The NEH averages around 1,210 applications per year for fellowships in the last five rounds of the competition, according to the NEH website.

Awarding an average of 80 fellowships per year with a funding rate of seven percent makes the fellowships among the most competitive humanities awards in the country.

“Fellowships from the National Endowment for the Humanities are very prestigious and difficult to obtain, so it is a true honor to have been selected as one of this year’s recipients,” Symes said.

Symes’ project is a book entitled,  “Activating Texts: Mediated Documents and Their Makers in Medieval Europe.”

She said that the fellowship not only gives her the time she needs to complete the book, but also a vote of confidence, which she finds valuable because her project is ambitious and potentially controversial.

“Knowing that experts in my field are excited about its implications and supportive of its goals is very gratifying,” she said.

Through the book, she aims to show the amount of different medieval texts that were created by historical actors— some who were illiterate— whose contributions to the documentary process have “since been silenced and forgotten.”

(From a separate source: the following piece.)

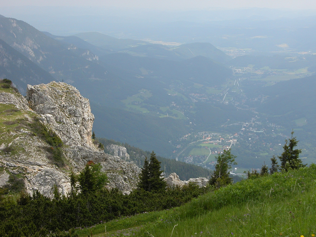 Rax
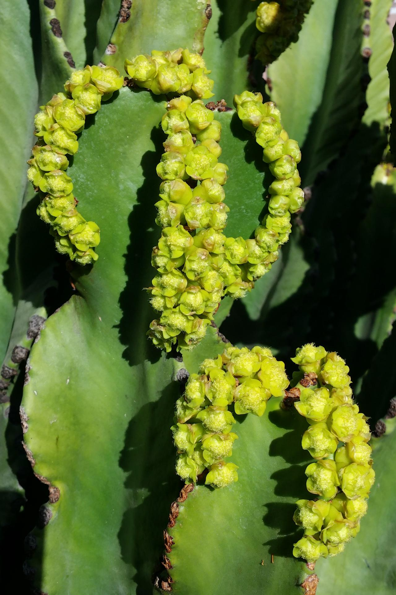 Blühende Wolfsmilch

She said that this is not only true for obscure texts but very famous ones, like England’s Domesday Book and the Letters of Abelard and Heloise.

Because these texts have been separated from the original circumstances of their making, their contemporary meanings have been obscured, and so has knowledge of the media through which texts were negotiated and published, Symes said.

By returning documents to these lively and contested contexts, Symes calls for a radical reassessment of the ways that historians use written artifacts as historical sources.

“Although I focus on examples from western Europe in the 11th and 12th centuries,” Symes said, “My findings and methods are applicable to any era when the authority of the written word, and its media of dissemination, are undergoing rapid and unsettling changes — including our own internet age of social media and ‘fake news.’”

McDuffie’s project, entitled, “Marcus Garvey and the American Heartland, 1920-1980,” aims to look at Garveyism and the Universal Negro Improvement Association— the largest black protest movement in world history.

He will also show how they influenced the emergence of the U.S. industrial heartland as an epicenter of black internationalism.

By focusing on the contradictions and gendered contours of Garveyism, McDuffie intends to globalize African-American history and remodel the study of the African diaspora. He will also  acknowledge the importance of the heartland in shaping the history of the 20th century black world, extending from Cleveland and Chicago to the Caribbean and Liberia.